Пастор Вро откинулся на спинку дивана с видом мученика, который ради сохранения супружеского мира вынужден покориться глупому капризу своей дражайшей половины,- И Мария, наконец, смогла подать знак девушкам: сменить тарелки для следующего блюда.
За столами велись оживленные разговоры. Депутат передавал всякие смешные истории, случавшиеся на заседаниях парламента. Термансен, из боязни сквозняка обвязавший голову платком, плаксивым голосом рассказывал свои сны. Ему постоянно снилось, будто он женщина, — прямо-таки поразительно, до какой степени он иной раз мог во сне перевоплощаться в женщину! Учитель Хольст слушал его, сильно наклонившись вперед и отогнув рукой одно ухо, лицо его с прищуренным левым глазом было багрово-красным от сдерживаемого смеха. Маленькая, вертлявая Ловиза Хольст дергала его сзади за полу, боясь, как бы он не поддался душившему его приступу смеха, что нередко бывало с ним. Термансен пытался как раз возможно красочнее описать, как он рожал во сне двойню. Дородная жена его, примкнувшая к другой группе гостей, где, направляемый Ворупом, велся спор о преимуществе искусственных удобрений перед естественными, искоса бросала на мужа уничтожающие взгляды, которые он старался не замечать. Сине Термансен в такой же мере была скупа на слова, как он словоохотлив; передавали, будто бы перед сном она курит длинную трубку, а он, в ночной рубашке и белом чепце, лежит рядом и ждет, покашливая, пока она накурится и обнимет его. Но так как эти сведения исходили от учителя Хольста, то достоверность их следовало подвергнуть сомнению. Верно было то, что вела все хозяйство на хуторе она, он же выполнял обычно домашнюю работу.

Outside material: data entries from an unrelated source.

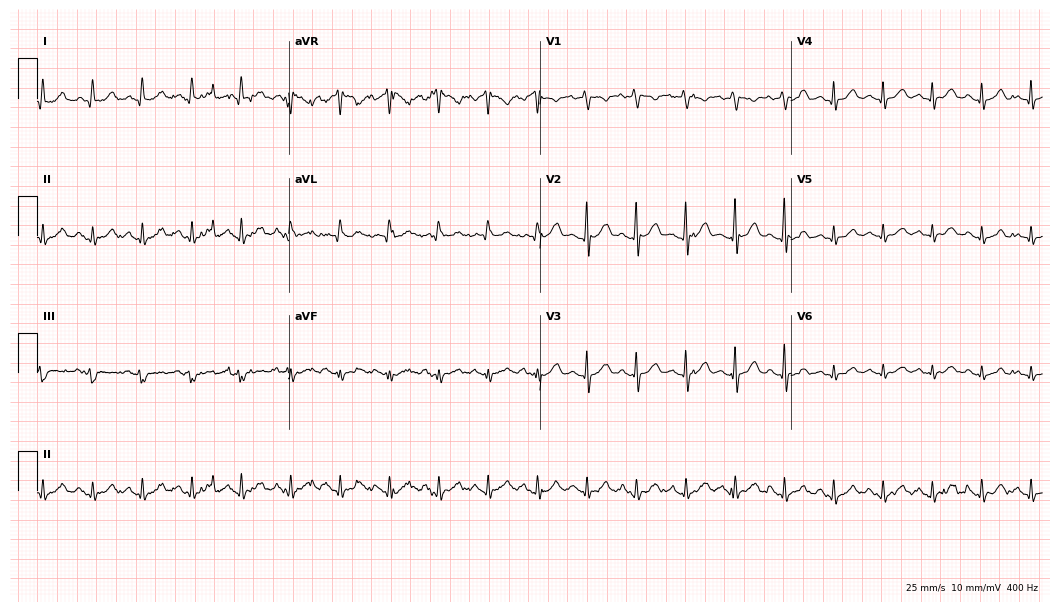
Resting 12-lead electrocardiogram. Patient: a female, 46 years old. The tracing shows sinus tachycardia (a sinus rate of 100 beats per minute or more).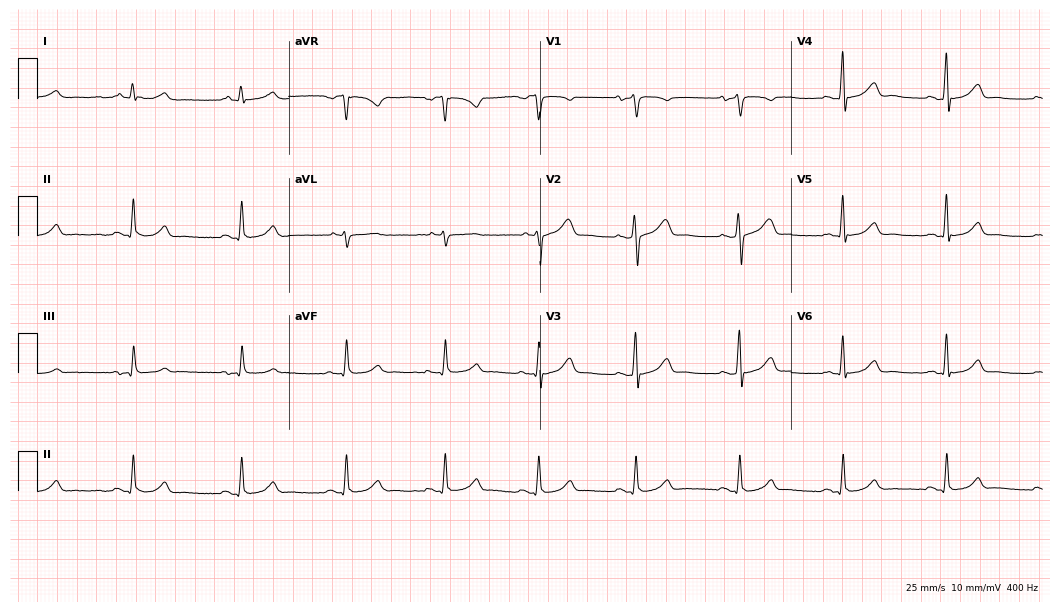
Standard 12-lead ECG recorded from a 53-year-old male. Read as a normal ECG.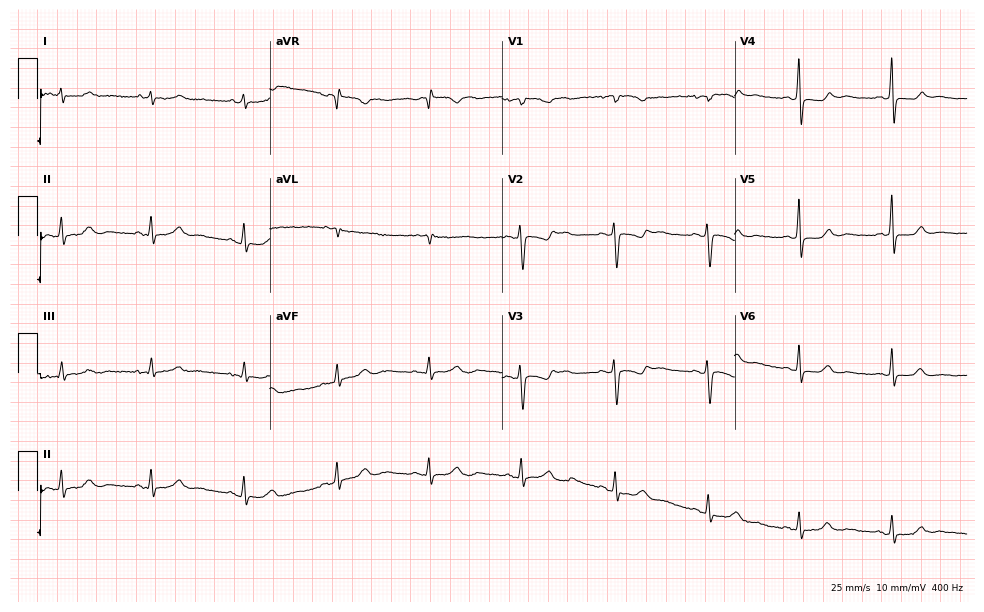
12-lead ECG from a 53-year-old female patient. No first-degree AV block, right bundle branch block, left bundle branch block, sinus bradycardia, atrial fibrillation or sinus tachycardia recorded for this tracing. Only these six findings were labelled.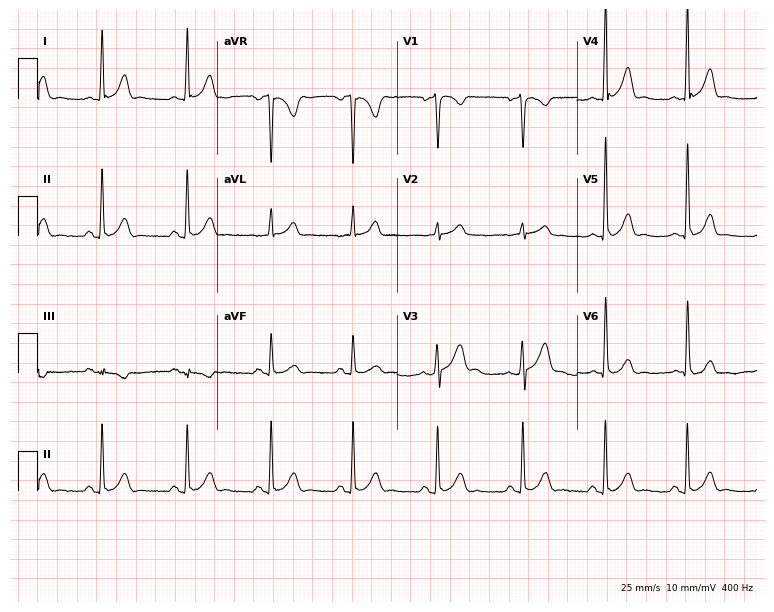
Electrocardiogram, a 56-year-old man. Of the six screened findings (first-degree AV block, right bundle branch block, left bundle branch block, sinus bradycardia, atrial fibrillation, sinus tachycardia), none is recorded. Only these six findings were labelled.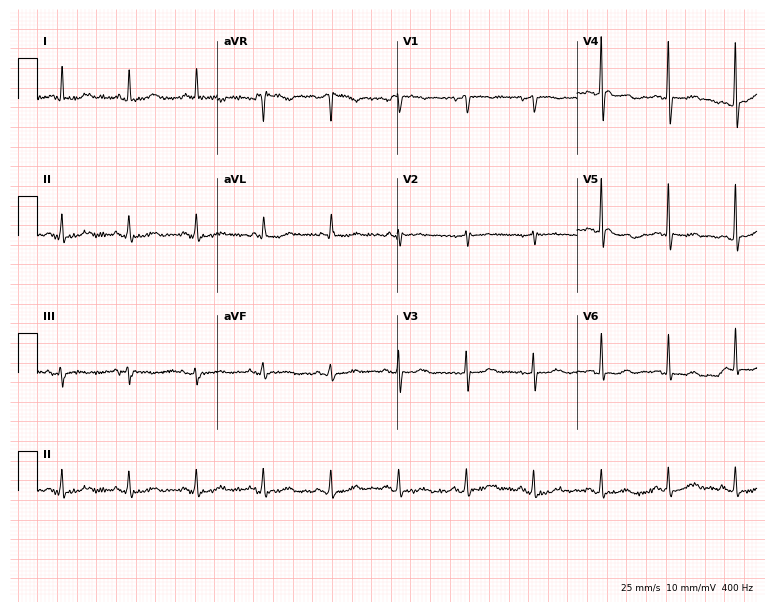
12-lead ECG (7.3-second recording at 400 Hz) from a woman, 66 years old. Screened for six findings — first-degree AV block, right bundle branch block, left bundle branch block, sinus bradycardia, atrial fibrillation, sinus tachycardia — none is recorded. Findings outside these six are not listed.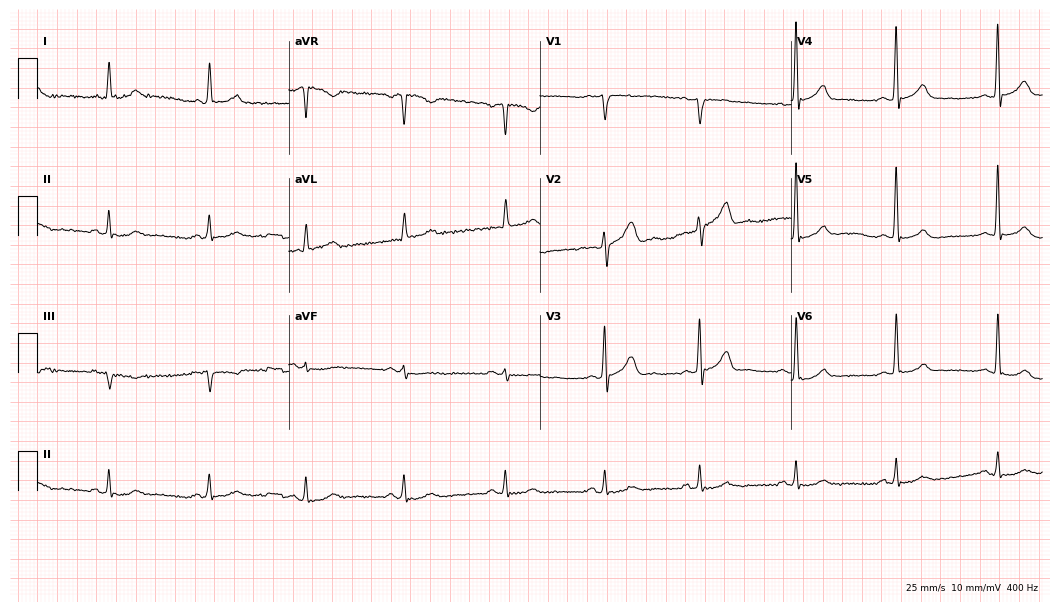
Standard 12-lead ECG recorded from a male patient, 64 years old (10.2-second recording at 400 Hz). Read as a normal ECG.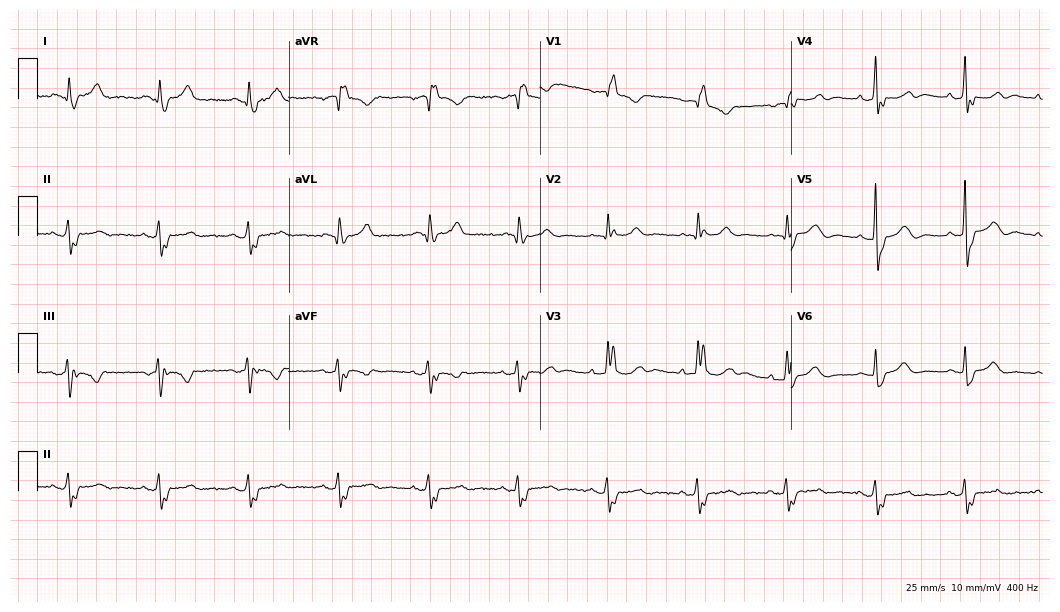
Electrocardiogram (10.2-second recording at 400 Hz), a woman, 82 years old. Of the six screened findings (first-degree AV block, right bundle branch block, left bundle branch block, sinus bradycardia, atrial fibrillation, sinus tachycardia), none is recorded.

Но вот пастор Вро поднял мясистое лицо, на котором поблескивали золотая оправа и стекла очков. Гости сразу прекратили разговоры и с интересом повернулись к нему Было ясно, что настала его минута и он сейчас заговорит.
Пастор чаще всего вдохновлялся за обильной трапезой и в этом тоже походил на великого реформатора. Свои лучшие проповеди он, как правило, произносил за столом, а светские речи, пересыпанные остротами, — с церковной кафедры. Никто никогда не знал, чего ждать от него, — но как раз это-то и было в нем самое чудесное.